3.20.2007

week 10: OH COME ON

Looks like my body doesn't give a shit about that whole "the ninth week is the worst week" thing. The only time I don't battle nausea is from wake-up to mid-morning. The rest of the day is a battle. I have no appetite, but yet if I don't eat I feel even sicker.

I've also realized that being pregnant is terribly isolating. I feel alone. I feel like no one could understand what it's like to feel so emotionally ragged, to experience such discordance with my normal apetite, to be constipated, tired at unfortunate times and then toss and turn all night...fuck. I could go on and on.

I get unsolicited advice from those who have no business advising. Reading about pregnancy and all the birth planning is overwhelming and it sort of makes me sick to read about it. I honestly think that I could go the rest of this pregnancy without knowing anything else. I've seen A Baby Story a million times. Isn't that enough?
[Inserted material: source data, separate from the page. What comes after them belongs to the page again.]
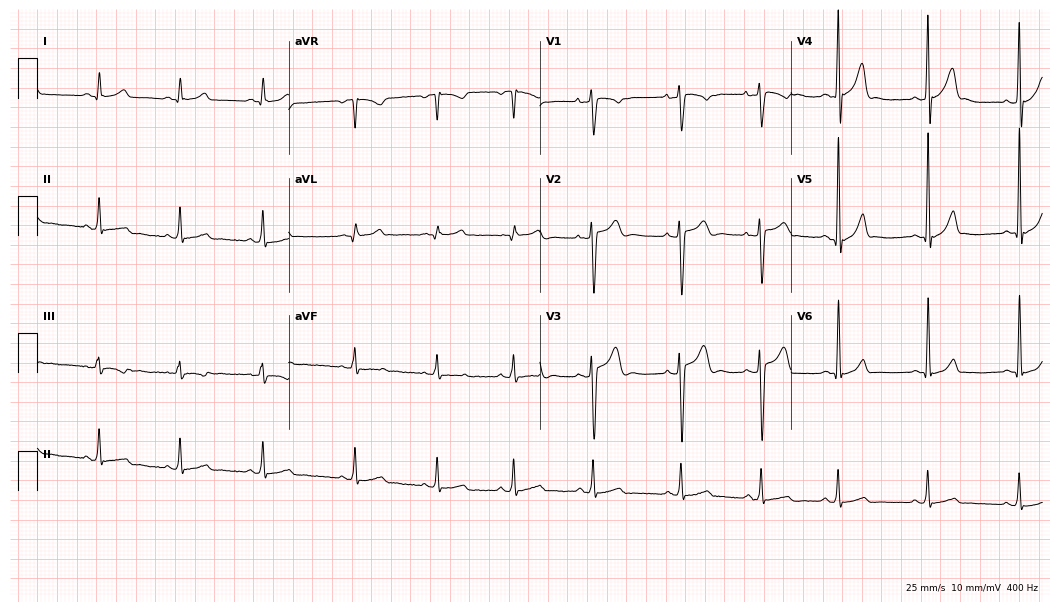
Standard 12-lead ECG recorded from a 20-year-old man. Read as a normal ECG.
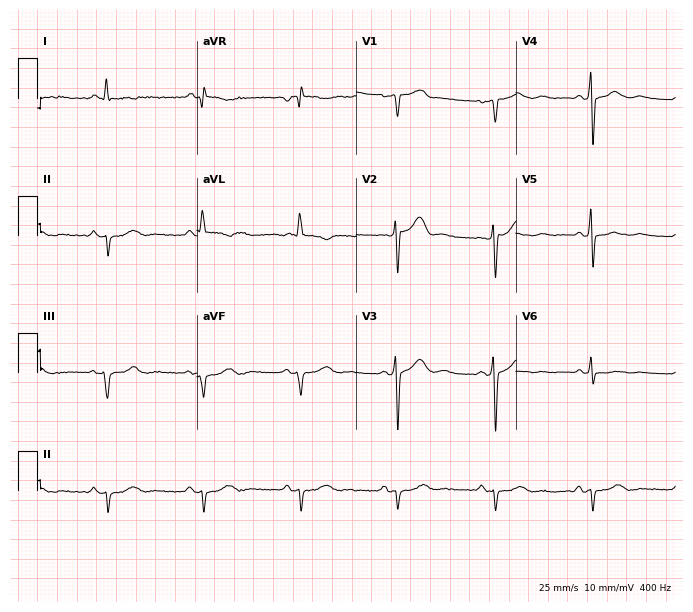
Resting 12-lead electrocardiogram (6.5-second recording at 400 Hz). Patient: a male, 60 years old. None of these six findings is recorded: first-degree AV block, right bundle branch block, left bundle branch block, sinus bradycardia, atrial fibrillation, sinus tachycardia. Findings outside these six are not listed.
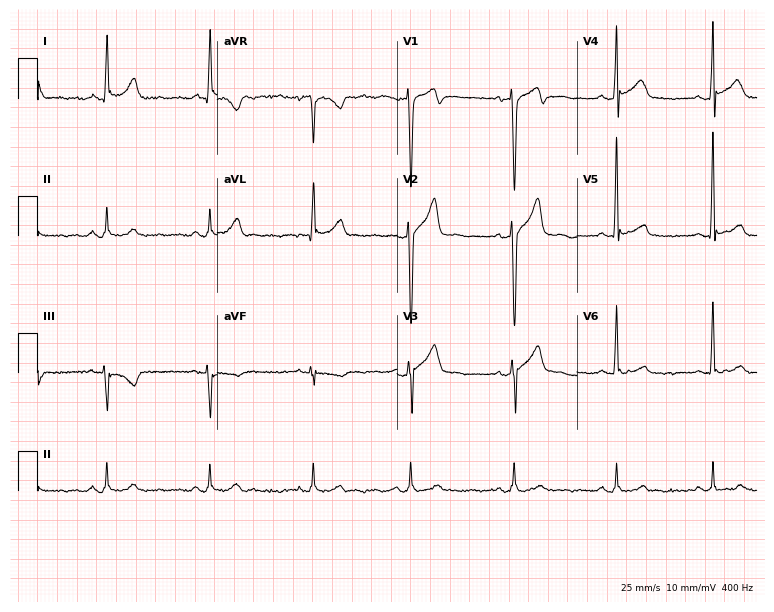
Resting 12-lead electrocardiogram (7.3-second recording at 400 Hz). Patient: a man, 39 years old. None of these six findings is recorded: first-degree AV block, right bundle branch block, left bundle branch block, sinus bradycardia, atrial fibrillation, sinus tachycardia. Findings outside these six are not listed.
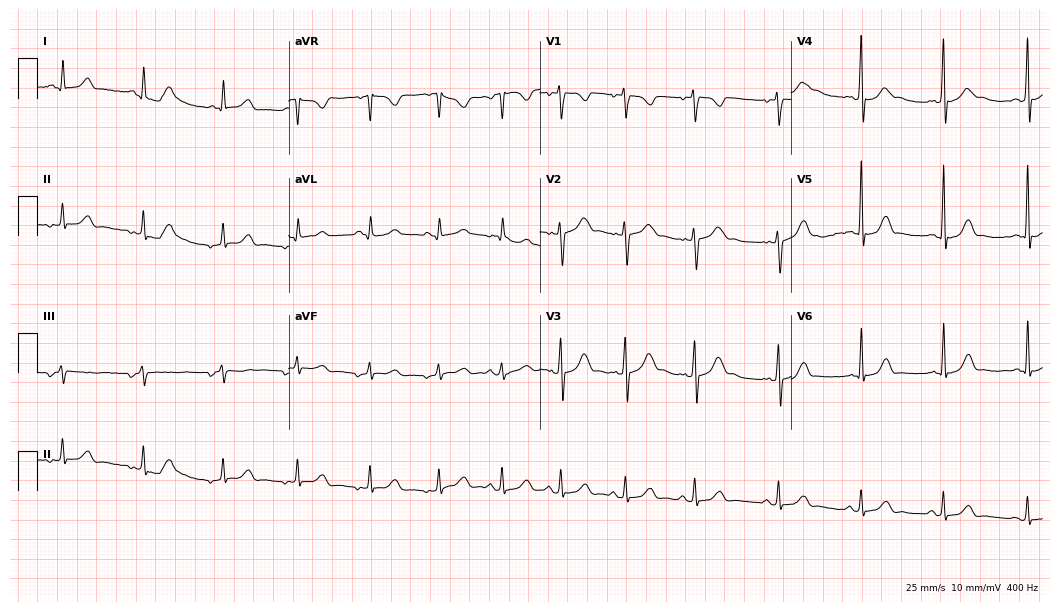
Electrocardiogram (10.2-second recording at 400 Hz), a 17-year-old female. Of the six screened findings (first-degree AV block, right bundle branch block (RBBB), left bundle branch block (LBBB), sinus bradycardia, atrial fibrillation (AF), sinus tachycardia), none is recorded.

Micah has it in his head that we don't need the cats anymore because they are filthy. I remind him that they've been in my life longer than he has. That doesn't seem to get me anywhere. He's had pets before and he's decided that life is so much easier (and cleaner) without them. I don't know what to do about this because I really don't want to give any of the animals away. I'd be bitter about it for the rest of my life. Yet I know when the baby is here (and in the last few uncomfortable months) the last thing I'm going to want to do is pet the cat in their needy moments because SORRY - there's an even needier little human in the house. I find it terribly interesting that Micah liked the cats at first - nay - PRETENDED to like the cats at first. What, to make me like him more? He says it's all about the baby now. He doesn't like the idea of the filthy animals getting our area filthier. You know what else is terribly interesting? That this all started when I let Micah know he'd be cleaning the litter box for the next nine months.

But then today he apologized up and down for the scene he caused last night. Perhaps I'm not the only one suffering from baby-related anxiety.

I can't eat a proper lunch or dinner. Do you know how frustrating that is? Mostly whatever we have in the house, I don't want. Yet I can think of ten things from nearby restaurants that sounds delicious. Until it's in front of me. Then I take a few bites and start crying because it's just not what I wanted it to be.

YEAH. Pregnancy SUCKS. If someone tells you different? Punch 'em in the fucking neck for me.